WHAT TO DO:
Write the records out again, keeping each line exactly as it is.

BEGIN DATA SHOWN

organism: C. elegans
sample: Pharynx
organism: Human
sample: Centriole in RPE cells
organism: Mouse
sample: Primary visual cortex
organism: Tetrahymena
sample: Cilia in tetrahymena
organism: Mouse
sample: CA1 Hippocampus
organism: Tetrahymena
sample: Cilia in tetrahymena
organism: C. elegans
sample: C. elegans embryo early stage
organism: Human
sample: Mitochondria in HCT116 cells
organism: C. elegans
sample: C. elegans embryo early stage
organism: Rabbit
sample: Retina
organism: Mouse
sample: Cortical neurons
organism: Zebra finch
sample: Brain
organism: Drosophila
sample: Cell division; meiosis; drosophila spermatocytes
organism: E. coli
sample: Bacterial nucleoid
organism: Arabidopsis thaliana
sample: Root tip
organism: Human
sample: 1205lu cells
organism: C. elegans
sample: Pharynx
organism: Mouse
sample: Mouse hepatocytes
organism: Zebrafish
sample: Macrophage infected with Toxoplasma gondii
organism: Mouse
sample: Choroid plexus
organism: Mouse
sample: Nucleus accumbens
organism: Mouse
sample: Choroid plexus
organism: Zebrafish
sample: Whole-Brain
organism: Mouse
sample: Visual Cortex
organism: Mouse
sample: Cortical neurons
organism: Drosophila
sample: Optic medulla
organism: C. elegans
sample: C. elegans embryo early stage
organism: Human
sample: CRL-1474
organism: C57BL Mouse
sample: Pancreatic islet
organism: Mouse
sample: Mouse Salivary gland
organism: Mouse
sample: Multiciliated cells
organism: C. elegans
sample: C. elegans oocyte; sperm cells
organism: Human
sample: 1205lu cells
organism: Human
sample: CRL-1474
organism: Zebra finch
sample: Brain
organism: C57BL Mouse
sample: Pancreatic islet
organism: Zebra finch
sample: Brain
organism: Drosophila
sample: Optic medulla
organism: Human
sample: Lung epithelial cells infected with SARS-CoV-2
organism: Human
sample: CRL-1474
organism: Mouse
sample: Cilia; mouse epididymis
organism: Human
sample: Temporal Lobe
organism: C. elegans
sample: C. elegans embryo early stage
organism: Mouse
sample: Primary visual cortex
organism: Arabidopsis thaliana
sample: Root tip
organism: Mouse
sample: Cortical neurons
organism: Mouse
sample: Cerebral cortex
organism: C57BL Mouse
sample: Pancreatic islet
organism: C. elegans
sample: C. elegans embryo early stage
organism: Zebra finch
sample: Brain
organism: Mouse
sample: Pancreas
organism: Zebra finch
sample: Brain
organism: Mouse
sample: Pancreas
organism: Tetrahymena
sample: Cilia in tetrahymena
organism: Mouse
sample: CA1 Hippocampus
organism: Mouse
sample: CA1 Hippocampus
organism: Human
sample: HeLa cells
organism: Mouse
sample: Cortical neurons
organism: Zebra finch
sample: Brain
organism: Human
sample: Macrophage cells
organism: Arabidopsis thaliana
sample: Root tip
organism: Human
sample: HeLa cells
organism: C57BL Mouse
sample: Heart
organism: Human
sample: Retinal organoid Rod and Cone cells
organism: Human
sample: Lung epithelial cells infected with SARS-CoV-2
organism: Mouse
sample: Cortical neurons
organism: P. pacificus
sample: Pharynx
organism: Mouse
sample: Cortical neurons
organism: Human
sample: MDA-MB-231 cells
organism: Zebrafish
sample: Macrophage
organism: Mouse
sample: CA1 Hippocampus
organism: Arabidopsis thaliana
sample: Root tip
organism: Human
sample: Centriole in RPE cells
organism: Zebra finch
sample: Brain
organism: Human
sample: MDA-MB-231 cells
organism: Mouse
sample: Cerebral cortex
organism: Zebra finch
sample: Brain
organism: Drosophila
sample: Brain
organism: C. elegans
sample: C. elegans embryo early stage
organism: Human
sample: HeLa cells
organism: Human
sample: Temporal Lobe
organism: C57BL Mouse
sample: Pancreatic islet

END DATA SHOWN

EXERCISE RESPONSE:
organism: C. elegans
sample: Pharynx
organism: Human
sample: Centriole in RPE cells
organism: Mouse
sample: Primary visual cortex
organism: Tetrahymena
sample: Cilia in tetrahymena
organism: Mouse
sample: CA1 Hippocampus
organism: Tetrahymena
sample: Cilia in tetrahymena
organism: C. elegans
sample: C. elegans embryo early stage
organism: Human
sample: Mitochondria in HCT116 cells
organism: C. elegans
sample: C. elegans embryo early stage
organism: Rabbit
sample: Retina
organism: Mouse
sample: Cortical neurons
organism: Zebra finch
sample: Brain
organism: Drosophila
sample: Cell division; meiosis; drosophila spermatocytes
organism: E. coli
sample: Bacterial nucleoid
organism: Arabidopsis thaliana
sample: Root tip
organism: Human
sample: 1205lu cells
organism: C. elegans
sample: Pharynx
organism: Mouse
sample: Mouse hepatocytes
organism: Zebrafish
sample: Macrophage infected with Toxoplasma gondii
organism: Mouse
sample: Choroid plexus
organism: Mouse
sample: Nucleus accumbens
organism: Mouse
sample: Choroid plexus
organism: Zebrafish
sample: Whole-Brain
organism: Mouse
sample: Visual Cortex
organism: Mouse
sample: Cortical neurons
organism: Drosophila
sample: Optic medulla
organism: C. elegans
sample: C. elegans embryo early stage
organism: Human
sample: CRL-1474
organism: C57BL Mouse
sample: Pancreatic islet
organism: Mouse
sample: Mouse Salivary gland
organism: Mouse
sample: Multiciliated cells
organism: C. elegans
sample: C. elegans oocyte; sperm cells
organism: Human
sample: 1205lu cells
organism: Human
sample: CRL-1474
organism: Zebra finch
sample: Brain
organism: C57BL Mouse
sample: Pancreatic islet
organism: Zebra finch
sample: Brain
organism: Drosophila
sample: Optic medulla
organism: Human
sample: Lung epithelial cells infected with SARS-CoV-2
organism: Human
sample: CRL-1474
organism: Mouse
sample: Cilia; mouse epididymis
organism: Human
sample: Temporal Lobe
organism: C. elegans
sample: C. elegans embryo early stage
organism: Mouse
sample: Primary visual cortex
organism: Arabidopsis thaliana
sample: Root tip
organism: Mouse
sample: Cortical neurons
organism: Mouse
sample: Cerebral cortex
organism: C57BL Mouse
sample: Pancreatic islet
organism: C. elegans
sample: C. elegans embryo early stage
organism: Zebra finch
sample: Brain
organism: Mouse
sample: Pancreas
organism: Zebra finch
sample: Brain
organism: Mouse
sample: Pancreas
organism: Tetrahymena
sample: Cilia in tetrahymena
organism: Mouse
sample: CA1 Hippocampus
organism: Mouse
sample: CA1 Hippocampus
organism: Human
sample: HeLa cells
organism: Mouse
sample: Cortical neurons
organism: Zebra finch
sample: Brain
organism: Human
sample: Macrophage cells
organism: Arabidopsis thaliana
sample: Root tip
organism: Human
sample: HeLa cells
organism: C57BL Mouse
sample: Heart
organism: Human
sample: Retinal organoid Rod and Cone cells
organism: Human
sample: Lung epithelial cells infected with SARS-CoV-2
organism: Mouse
sample: Cortical neurons
organism: P. pacificus
sample: Pharynx
organism: Mouse
sample: Cortical neurons
organism: Human
sample: MDA-MB-231 cells
organism: Zebrafish
sample: Macrophage
organism: Mouse
sample: CA1 Hippocampus
organism: Arabidopsis thaliana
sample: Root tip
organism: Human
sample: Centriole in RPE cells
organism: Zebra finch
sample: Brain
organism: Human
sample: MDA-MB-231 cells
organism: Mouse
sample: Cerebral cortex
organism: Zebra finch
sample: Brain
organism: Drosophila
sample: Brain
organism: C. elegans
sample: C. elegans embryo early stage
organism: Human
sample: HeLa cells
organism: Human
sample: Temporal Lobe
organism: C57BL Mouse
sample: Pancreatic islet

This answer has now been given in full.